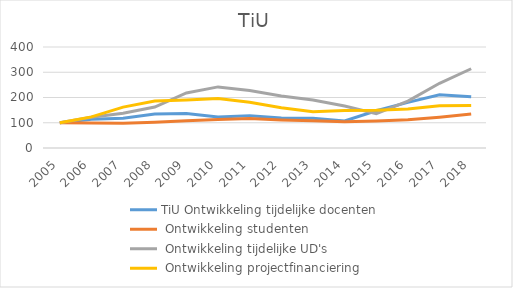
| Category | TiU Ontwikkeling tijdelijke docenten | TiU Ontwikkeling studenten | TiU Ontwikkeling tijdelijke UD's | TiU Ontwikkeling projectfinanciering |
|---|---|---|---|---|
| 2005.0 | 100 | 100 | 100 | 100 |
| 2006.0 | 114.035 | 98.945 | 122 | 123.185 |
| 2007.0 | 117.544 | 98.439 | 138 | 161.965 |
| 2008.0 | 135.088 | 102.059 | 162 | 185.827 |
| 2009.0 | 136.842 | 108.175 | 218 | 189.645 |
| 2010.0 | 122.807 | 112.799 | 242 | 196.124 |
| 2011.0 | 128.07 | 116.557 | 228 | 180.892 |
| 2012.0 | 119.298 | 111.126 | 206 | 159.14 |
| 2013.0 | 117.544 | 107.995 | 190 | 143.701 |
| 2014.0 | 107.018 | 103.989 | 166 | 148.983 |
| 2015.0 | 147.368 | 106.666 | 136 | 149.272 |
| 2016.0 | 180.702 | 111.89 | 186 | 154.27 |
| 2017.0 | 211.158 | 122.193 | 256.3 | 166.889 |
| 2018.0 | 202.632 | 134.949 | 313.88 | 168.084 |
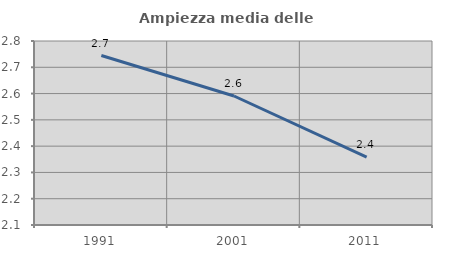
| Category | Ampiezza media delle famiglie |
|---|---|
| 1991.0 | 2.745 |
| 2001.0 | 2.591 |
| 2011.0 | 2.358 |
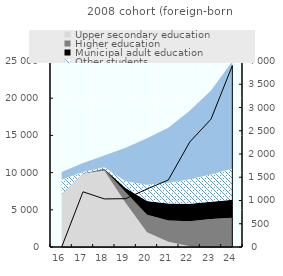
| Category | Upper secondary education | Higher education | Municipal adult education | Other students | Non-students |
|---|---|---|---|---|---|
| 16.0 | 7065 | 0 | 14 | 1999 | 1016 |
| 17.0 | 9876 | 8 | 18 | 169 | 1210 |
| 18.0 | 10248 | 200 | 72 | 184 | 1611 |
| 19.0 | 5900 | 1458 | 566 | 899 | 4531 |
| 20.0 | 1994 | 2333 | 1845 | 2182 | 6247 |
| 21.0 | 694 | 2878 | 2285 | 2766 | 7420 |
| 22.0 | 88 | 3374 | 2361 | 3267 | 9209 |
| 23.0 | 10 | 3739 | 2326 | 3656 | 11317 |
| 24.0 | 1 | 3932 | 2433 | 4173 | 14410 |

◆ Work to be completed
Among the lines above, find those with the word "Category". Copy them.

◆ Written answer
| Category | TiU Ontwikkeling tijdelijke docenten | TiU Ontwikkeling studenten | TiU Ontwikkeling tijdelijke UD's | TiU Ontwikkeling projectfinanciering |
| Category | Ampiezza media delle famiglie |
| Category | Upper secondary education | Higher education | Municipal adult education | Other students | Non-students |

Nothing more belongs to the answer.